Installing and importing dependencies

In [None]:
! pip install diffusers[training] accelerate transformers
! pip install diffusers["torch"]
! pip install git+https://github.com/huggingface/diffusers
! pip install torch-fidelity
! pip uninstall torch torchvision torchaudio
! pip install torch torchvision torchaudio
! pip install torchmetrics

In [None]:
! accelerate config default

In [None]:
import os
import numpy as np
import torch
from PIL import Image
from torchvision import transforms
from torchvision.transforms import functional as F
from torchmetrics.image.kid import KernelInceptionDistance
from diffusers import DiffusionPipeline, StableDiffusionPipeline
from diffusers.utils import make_image_grid

Training

In [None]:
! accelerate launch textual_inversion.py --pretrained_model_name_or_path="runwayml/stable-diffusion-v1-5" --train_data_dir="/content/IshidaSui" --learnable_property="style" --placeholder_token="<sotonami>" --initializer_token="anime" --resolution=512 --train_batch_size=8 --gradient_accumulation_steps=1 --max_train_steps=10000 --learning_rate=5.0e-04 --scale_lr --lr_scheduler="constant" --lr_warmup_steps=0 --output_dir="/content/"

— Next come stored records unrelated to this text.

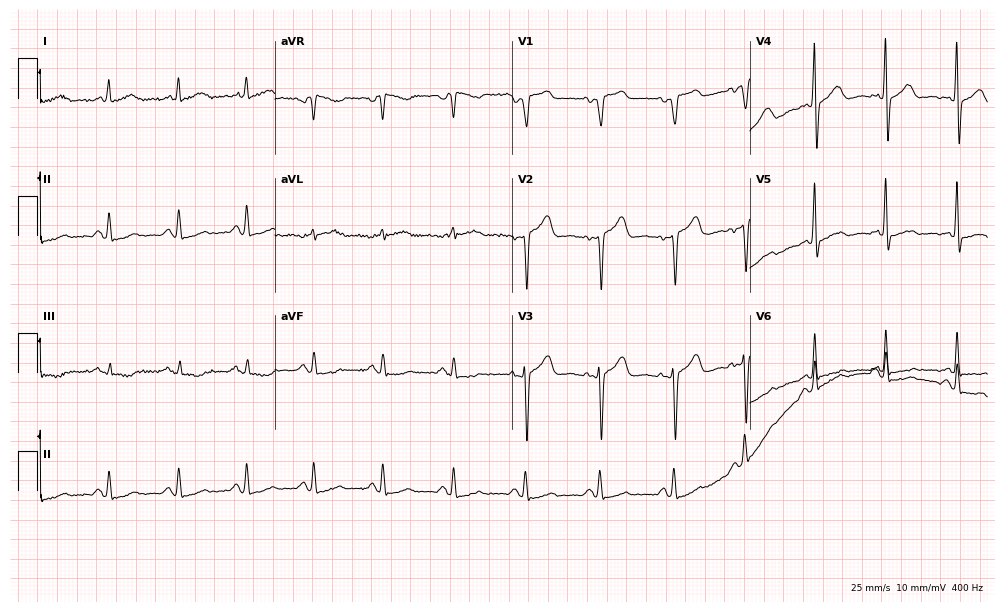
12-lead ECG from a woman, 55 years old. Recorded interpretation: within normal limits.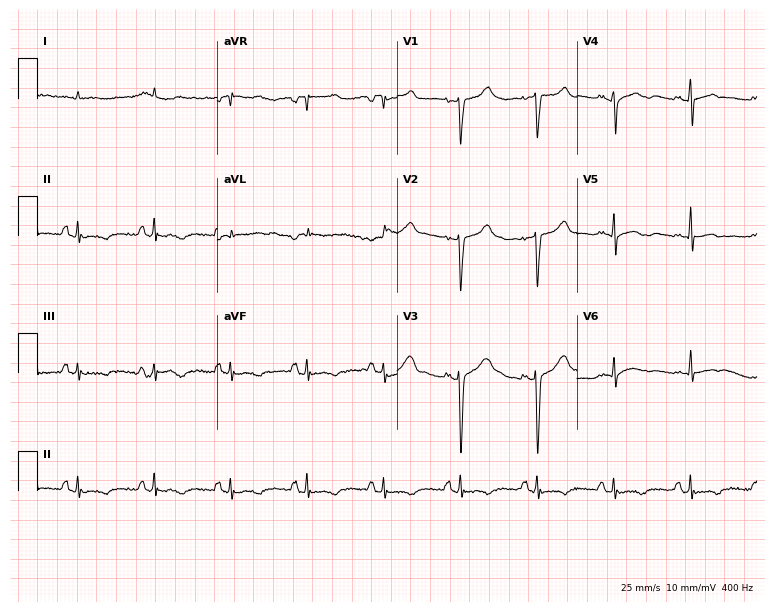
Electrocardiogram, a male, 72 years old. Of the six screened findings (first-degree AV block, right bundle branch block, left bundle branch block, sinus bradycardia, atrial fibrillation, sinus tachycardia), none is recorded.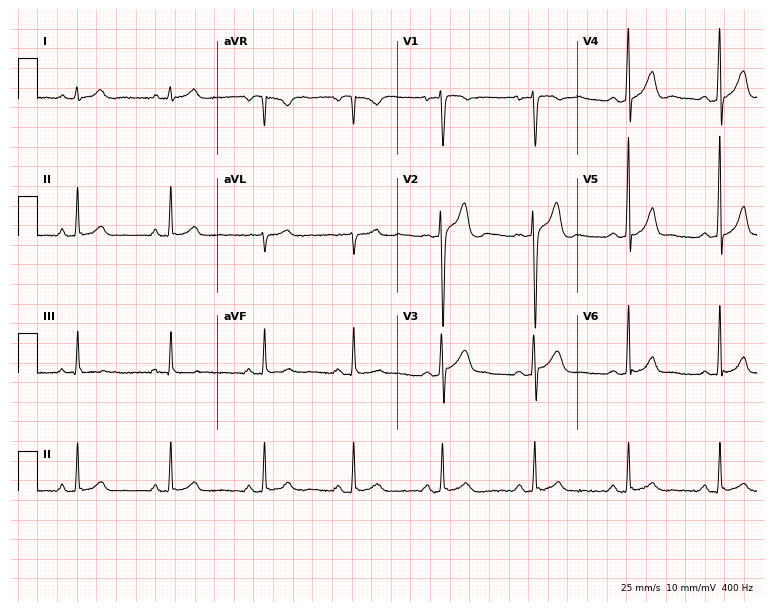
Electrocardiogram (7.3-second recording at 400 Hz), a man, 24 years old. Overall reading on record: normal ECG.

Tuning on number of training steps

In [None]:
model_id = "runwayml/stable-diffusion-v1-5"
generator = [torch.Generator(device="cuda").manual_seed(i) for i in range(4)]
prompt = "A painting of Kaneki Ken in the style of <sotonami>"

images = []
for i in range(1, 21):
  pipe = StableDiffusionPipeline.from_pretrained(model_id, generator=generator, torch_dtype=torch.float16, use_safetensors=True).to("cuda")
  pipe.load_textual_inversion("learned_embeds-steps-" + str(i * 500) + ".safetensors")
  for img in pipe(prompt, num_inference_steps=50, num_images_per_prompt=4).images:
    images.append(img)

In [None]:
make_image_grid(images[:32], rows=8, cols=4)

In [None]:
make_image_grid(images[32:64], rows=8, cols=4)

In [None]:
make_image_grid(images[64:], rows=4, cols=4)

Image generation script

In [None]:
model_id = "runwayml/stable-diffusion-v1-5"
prompt = "A painting of Kaneki in the style of <sotonami>"

pipe = StableDiffusionPipeline.from_pretrained(model_id, torch_dtype=torch.float16, use_safetensors=True).to("cuda")
pipe.load_textual_inversion("sotonami.safetensors")

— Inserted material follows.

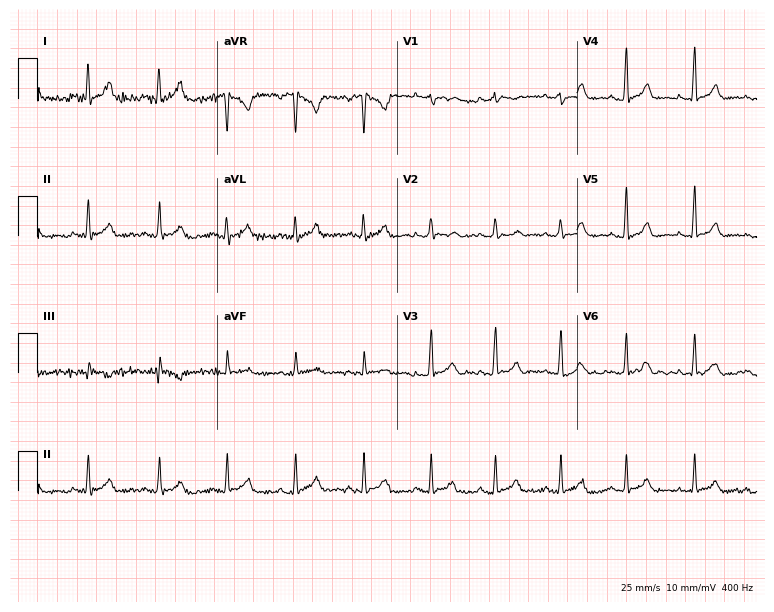
Electrocardiogram, a 33-year-old woman. Overall reading on record: normal ECG.

images = pipe(prompt, num_inference_steps=50, num_images_per_prompt=16).images
make_image_grid(images, rows=4, cols=4)

In [None]:
make_image_grid(images, rows=4, cols=4)

Computing KID

In [None]:
def preprocess_image(image):
    image = torch.tensor(image).unsqueeze(0)
    image = image.permute(0, 3, 1, 2) / 255.0
    return image

transform = transforms.ToTensor()

dataset_path = "/content/Kamao"
image_paths = sorted([os.path.join(dataset_path, x) for x in os.listdir(dataset_path)])
real_images = [np.array(Image.open(path).convert("RGB")) for path in image_paths]
real_images = torch.cat([preprocess_image(image) for image in real_images])

fake_images = images
fake_images = torch.cat([transform(image).unsqueeze(0) for image in fake_images])

In [None]:
kid = KernelInceptionDistance(normalize=True, subset_size=8)
kid.update(real_images, real=True)
kid.update(fake_images, real=False)

print(f"KID: {kid.compute()}")